(Beginning of RECORDS SUPPLIED)

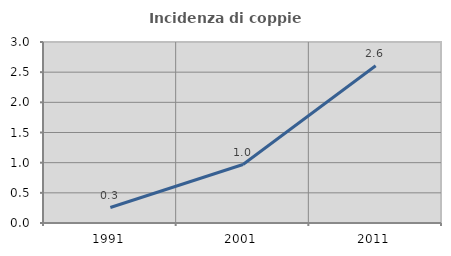
| Category | Incidenza di coppie miste |
|---|---|
| 1991.0 | 0.256 |
| 2001.0 | 0.969 |
| 2011.0 | 2.607 |
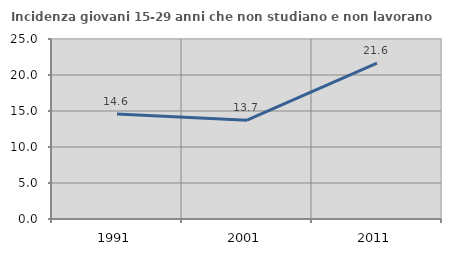
| Category | Incidenza giovani 15-29 anni che non studiano e non lavorano  |
|---|---|
| 1991.0 | 14.572 |
| 2001.0 | 13.725 |
| 2011.0 | 21.633 |
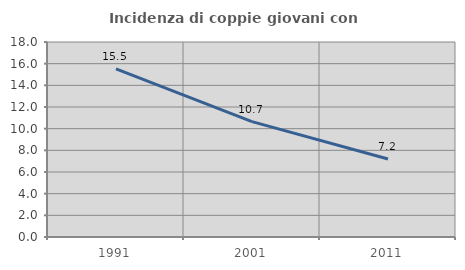
| Category | Incidenza di coppie giovani con figli |
|---|---|
| 1991.0 | 15.524 |
| 2001.0 | 10.652 |
| 2011.0 | 7.199 |

(End of RECORDS SUPPLIED)

# [WHAT IS EXPECTED]
Without the pictures, transcribe the listing exactly as it stands.

# [ANSWER TO THIS TASK]
| Category | Incidenza di coppie miste |
|---|---|
| 1991.0 | 0.256 |
| 2001.0 | 0.969 |
| 2011.0 | 2.607 |
| Category | Incidenza giovani 15-29 anni che non studiano e non lavorano  |
|---|---|
| 1991.0 | 14.572 |
| 2001.0 | 13.725 |
| 2011.0 | 21.633 |
| Category | Incidenza di coppie giovani con figli |
|---|---|
| 1991.0 | 15.524 |
| 2001.0 | 10.652 |
| 2011.0 | 7.199 |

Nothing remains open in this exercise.